Memory fragmentation and malloc
The resident set size of the Arcueid process on my machine, after it loads arc.arc, clocks in at 99 megabytes, and uses 124 megabytes of virtual memory. This is higher than I expected, when attempting to traverse the root set and all allocated memory as kept track of by the garbage collector only amounts to less than 10 megabytes. Since at the moment we use malloc and free to do all our memory allocation and freeing, we are probably getting lots and lots of fragmentation, which became obvious after looking at the memory map of an Arcueid process. Well, now I learn the hard way why no real high-level language runtime does things that way! I used to have some block memory management code before where I would use malloc only to allocate large blocks of memory (memory pools), which I would then free only if they ever became empty, but debugging this was dreary work so I decided to just use malloc/free for the time being. I knew that fragmentation would become a problem but I had not realized just how badly it would affect an application such as this. In hindsight it must be obvious, given that we are allocating thousands of small objects like cons cells just to load and compile arc.arc, some of which become garbage and others persist indefinitely.

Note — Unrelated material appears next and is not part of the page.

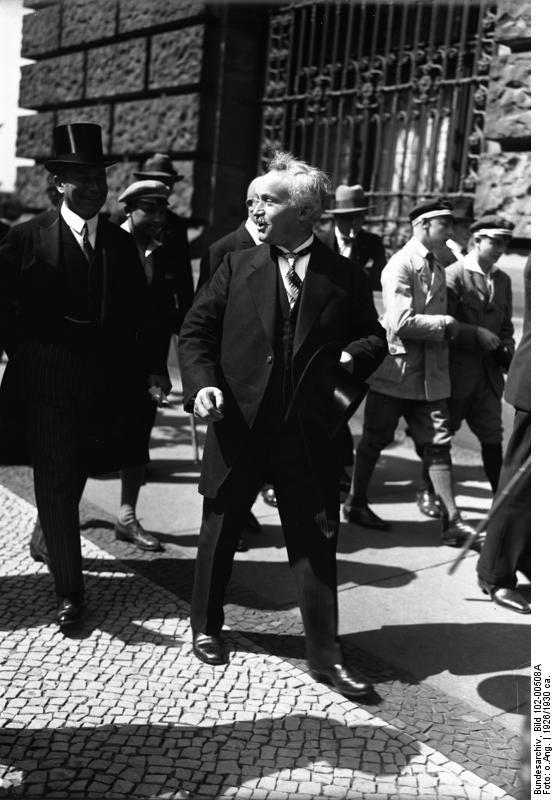 Reichsinnenminister Severing

I will thus have to write some form of manual memory allocator that carves out large blocks of memory using malloc/mmap/etc., and then parcels portions of this out to programs as they need them, maintaining a free list to manage allocations. One thing I can do is maintain one set of memory pools for all cell structs (which are the fundamental building block for all of Arcueid’s data types), and another pool for everything else, e.g. immutable memory for things like hash tables, irregularly sized cell structs for things like vectors, etc. This is a simplified version of the big bag of pages that recognizes only two basic objects: cells and non-cells.
There seem to be many different memory allocation algorithms out there of varying degrees of complexity, but for the time being let’s just keep things simple, and maintain just a basic free list sorted by ascending addresses in a block. We’ll optimize the cell case by maintaining separate memory pools for regular cells as they are the most common form of memory allocation. Expect to see this in version 0.0.11.